Mit der späten Tragödie des "König Lear" hat sich Aribert Reimann nicht nur einen der finstersten Stoffe von Shakespere vorgenommen, sondern sich auch an ein Stück herangewagt, an dem ein Komponist wie Verdi schon einmal gescheitert ist. Heute gilt Reimanns Oper als Klassiker der Avantgarde – und das nicht ohne Grund.
Bildquelle: Bayerische Staatsoper/Sabine Töpffer
Das "Taufbecken" für den Uraufführungserfolg von "Lear" ist das Münchner Nationaltheater. An einem Festspielabend des Jahres 1978, am 9. Juli, brachte Intendant August Everding mit der Oper von Aribert Reimann ein Auftragswerk der Bayerischen Staatsoper auf die Bühne. Es sollte, blickt man heute zurück, der größte Opern-Hit der letzten 50 Jahre werden. Viele Häuser interessieren sich dafür, landauf und landab. Trotz immenser Anforderungen an Sänger und Sängerinnen, trotz des großen Orchesterapparats mit Riesen-Schlagwerk.

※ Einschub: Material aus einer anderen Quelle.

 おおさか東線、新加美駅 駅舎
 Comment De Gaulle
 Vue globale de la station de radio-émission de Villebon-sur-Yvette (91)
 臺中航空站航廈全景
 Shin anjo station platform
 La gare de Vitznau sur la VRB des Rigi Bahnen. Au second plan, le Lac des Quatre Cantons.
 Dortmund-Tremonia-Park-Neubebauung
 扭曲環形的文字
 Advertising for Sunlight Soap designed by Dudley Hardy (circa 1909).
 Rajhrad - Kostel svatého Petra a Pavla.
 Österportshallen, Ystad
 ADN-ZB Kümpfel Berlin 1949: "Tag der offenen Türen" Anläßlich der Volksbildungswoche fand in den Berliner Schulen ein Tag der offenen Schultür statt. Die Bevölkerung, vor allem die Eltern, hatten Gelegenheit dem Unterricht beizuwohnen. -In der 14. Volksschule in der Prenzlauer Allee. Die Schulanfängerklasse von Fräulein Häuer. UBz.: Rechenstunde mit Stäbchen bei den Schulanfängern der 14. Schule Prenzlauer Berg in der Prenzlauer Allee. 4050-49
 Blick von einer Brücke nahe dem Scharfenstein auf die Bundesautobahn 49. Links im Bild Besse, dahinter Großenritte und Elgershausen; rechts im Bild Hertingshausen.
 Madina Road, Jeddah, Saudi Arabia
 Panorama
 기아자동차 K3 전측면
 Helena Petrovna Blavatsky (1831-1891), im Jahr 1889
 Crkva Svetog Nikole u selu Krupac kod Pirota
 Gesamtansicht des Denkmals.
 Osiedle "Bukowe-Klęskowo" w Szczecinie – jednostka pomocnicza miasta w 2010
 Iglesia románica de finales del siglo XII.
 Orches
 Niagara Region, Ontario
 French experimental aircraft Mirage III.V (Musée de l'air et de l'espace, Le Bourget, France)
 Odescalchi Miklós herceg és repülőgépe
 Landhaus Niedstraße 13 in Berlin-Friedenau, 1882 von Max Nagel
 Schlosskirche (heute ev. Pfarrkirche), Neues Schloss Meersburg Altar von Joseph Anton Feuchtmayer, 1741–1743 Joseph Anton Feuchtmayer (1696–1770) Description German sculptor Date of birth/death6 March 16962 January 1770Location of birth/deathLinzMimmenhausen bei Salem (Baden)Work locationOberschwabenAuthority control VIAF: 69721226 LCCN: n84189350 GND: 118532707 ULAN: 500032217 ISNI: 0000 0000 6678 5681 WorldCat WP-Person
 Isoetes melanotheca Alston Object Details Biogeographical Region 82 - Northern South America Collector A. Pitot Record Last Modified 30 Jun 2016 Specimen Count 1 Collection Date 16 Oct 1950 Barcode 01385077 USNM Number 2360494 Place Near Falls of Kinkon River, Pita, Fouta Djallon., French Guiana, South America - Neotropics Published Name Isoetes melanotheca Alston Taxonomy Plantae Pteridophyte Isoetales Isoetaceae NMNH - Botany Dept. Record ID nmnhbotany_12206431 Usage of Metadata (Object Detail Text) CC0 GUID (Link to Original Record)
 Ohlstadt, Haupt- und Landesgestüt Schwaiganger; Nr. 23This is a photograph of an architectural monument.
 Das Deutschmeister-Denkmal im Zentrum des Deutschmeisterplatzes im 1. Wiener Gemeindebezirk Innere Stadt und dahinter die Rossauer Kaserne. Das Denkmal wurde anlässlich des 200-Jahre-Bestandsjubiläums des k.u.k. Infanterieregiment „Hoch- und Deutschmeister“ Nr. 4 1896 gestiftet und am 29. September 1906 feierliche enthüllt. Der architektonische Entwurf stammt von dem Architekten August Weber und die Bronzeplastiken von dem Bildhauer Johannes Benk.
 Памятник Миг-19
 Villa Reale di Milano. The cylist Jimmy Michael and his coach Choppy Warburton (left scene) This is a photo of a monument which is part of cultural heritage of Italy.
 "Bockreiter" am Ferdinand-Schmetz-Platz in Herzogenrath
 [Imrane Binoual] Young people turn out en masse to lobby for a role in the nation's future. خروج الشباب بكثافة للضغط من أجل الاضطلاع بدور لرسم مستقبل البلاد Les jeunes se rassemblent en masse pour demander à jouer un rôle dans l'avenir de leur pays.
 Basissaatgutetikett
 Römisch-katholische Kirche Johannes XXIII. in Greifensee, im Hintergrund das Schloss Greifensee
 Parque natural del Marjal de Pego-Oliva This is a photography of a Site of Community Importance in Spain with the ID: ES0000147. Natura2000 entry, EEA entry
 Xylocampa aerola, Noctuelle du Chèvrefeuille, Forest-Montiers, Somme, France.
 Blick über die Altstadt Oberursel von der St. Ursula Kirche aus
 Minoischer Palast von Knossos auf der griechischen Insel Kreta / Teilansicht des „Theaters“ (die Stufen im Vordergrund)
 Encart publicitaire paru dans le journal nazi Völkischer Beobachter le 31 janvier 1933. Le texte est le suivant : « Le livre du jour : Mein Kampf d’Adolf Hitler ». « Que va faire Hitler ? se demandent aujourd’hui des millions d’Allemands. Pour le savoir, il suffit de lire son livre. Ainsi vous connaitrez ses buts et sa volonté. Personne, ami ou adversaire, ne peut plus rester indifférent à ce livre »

"Lear" ist ein Stück "Literatur-Oper". Das heißt: Im Libretto von Claus H. Henneberg ist so gut wie nichts verloren gegangen von der Qualität der textlichen Vorlage von Shakespeare. Musik und Gesang setzen die Worte extrem intensiv und expressiv um. Die Vertonung verstärkt den Ausdruck des Schauspiels in markerschütternden Klängen.
Die Werke des englischen Dramatikers William Shakespeare haben viele Komponisten inspiriert. Manche dieser Vertonungen gehören für Dirigenten und Orchester zum etablierten Kernrepertoire der Klassik – etwa die Ouvertüre zum "Sommernachtstraum" von Felix Mendelssohn Bartholdy. Eine Partitur mit vergleichbarer Langzeitperspektive ist auch Reimanns "Lear". Obwohl das Werk eine der seelisch grausamsten Tragödien der Geschichte darstellt: die "Isolation des Menschen in totaler Einsamkeit, der Brutalität und Fragwürdigkeit des Lebens ausgesetzt", wie der Komponist Reimann es selbst beschrieb.
"Lear" ist der einzige Stoff Shakespeares, an dem einer seiner größten Verehrer unter den Opernkomponisten gescheitert ist – Giuseppe Verdi. Dessen Partien für Macbeth und Falstaff, vor allem aber Otello, haben den Figuren der literarischen Vorlage in der Gunst des Publikums den Rang abgelaufen. Die drei hätten sicher gern durch König Lear Gesellschaft bekommen. Doch die zentrale Sturmszene und die musikalische Umsetzung der psychologischen Gewalt des Stoffes erschien Verdi als unrealisierbar. Nach einigen kompositorischen Versuchen gab er ernüchtert auf. Dadurch sticht Aribert Reimanns Oper noch mehr heraus, denn ein historischer Vergleich kann hier nicht gezogen werden.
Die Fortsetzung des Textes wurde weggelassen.